Applications that involve the use of hydrogen gas (H2) have an inherent risk in that hydrogen is combustible in air and hence accurate detection of its concentration is critical for safe operation. Long-Range Surface Plasmon Polaritons (LRSPPs) are optical surface waves that are guided along thin metal films or stripes which are symmetrically cladded by a dielectric and have been demonstrated to be highly sensitive for biological and chemical sensing. The sensor presented here consists of a gold (Au) stripe suspended on an ultrathin Cytop membrane. This architecture is referred to as the membrane waveguide and has previously been demonstrated to support LRSPP propagation. Hydrogen sensing is achieved by overlaying a palladium (Pd) patch on a straight waveguide section, which induces a measureable insertion loss change under the presence of hydrogen. The design and optimization of the sensor through finite element method (FEM) simulation will be discussed. This will include the design of the optimal waveguide geometry along with the design of an integrated grating coupler for broadside light coupling. In addition, details on the fabrication process are presented.
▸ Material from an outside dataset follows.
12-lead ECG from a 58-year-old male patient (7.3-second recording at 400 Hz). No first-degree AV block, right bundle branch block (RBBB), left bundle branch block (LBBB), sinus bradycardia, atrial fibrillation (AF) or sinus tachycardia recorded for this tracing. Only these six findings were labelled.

Grating Coupler Excitation of Membrane Supported Long Range Surface Plasmons

The design of gratings for broadside coupling of a Gaussian beam to a long-range surface plasmon polariton (LRSPP) waveguide is explored. The waveguide is a gold (Au) slab supported by a thin Cytop membrane bounded by air and forms a waveguide structure for potential use as a gas sensor. Grating coupler designs are proposed and modeled in two dimensions using the finite element method (FEM). A large design space of varying grating dimensions and input positions is examined and the resulting simulations predict an input coupling efficiency of approximately 29%. Fabrication of these gratings is also examined through standard optical lithography.
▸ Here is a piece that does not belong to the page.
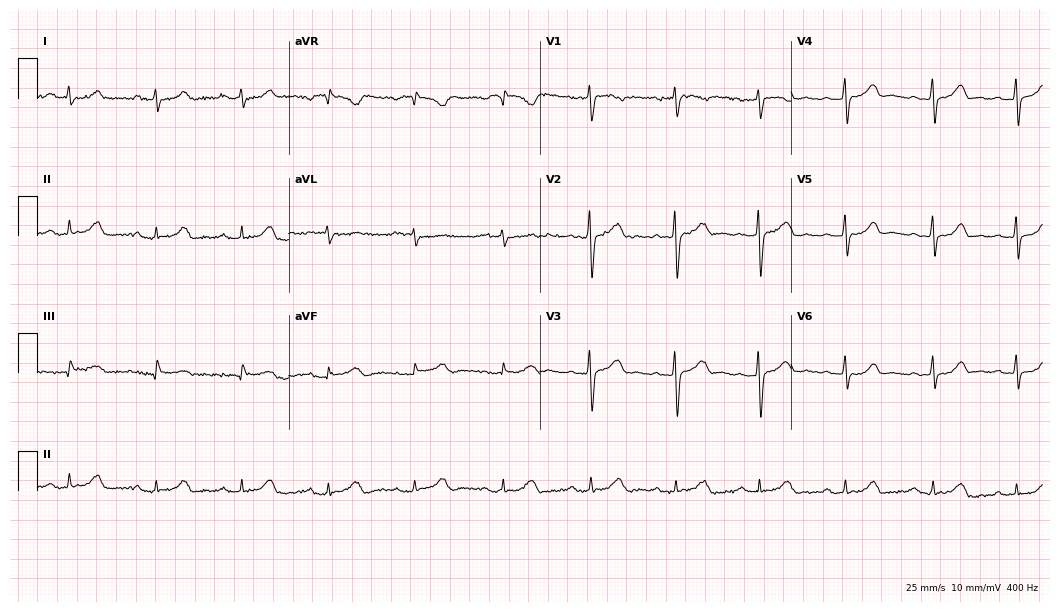
ECG (10.2-second recording at 400 Hz) — a female patient, 29 years old. Labelled as a normal ECG.

Design of hydrogen gas sensors based on surface plasmon waveguides

The use of hydrogen (H2) as a clean energy source is gaining significant global interest. Hydrogen gas can be combustible in air at concentrations starting at 4%, so a low cost, compact and reliable leak detector for hydrogen gas integratable into systems is desired. A Long Range Surface Plasmon Polariton (LRSPP) membrane waveguide structure is discussed as a hydrogen sensor. Palladium on a silicon dioxide free-standing membrane is proposed as the waveguide structure. Palladium absorbs hydrogen thereby inducing a detectable change in its permittivity. The design of straight waveguide and Mach-Zehnder Interferometer (MZI) architectures are discussed. Finite element method (FEM) simulations are conducted to choose appropriate designs to maximize sensor sensitivity.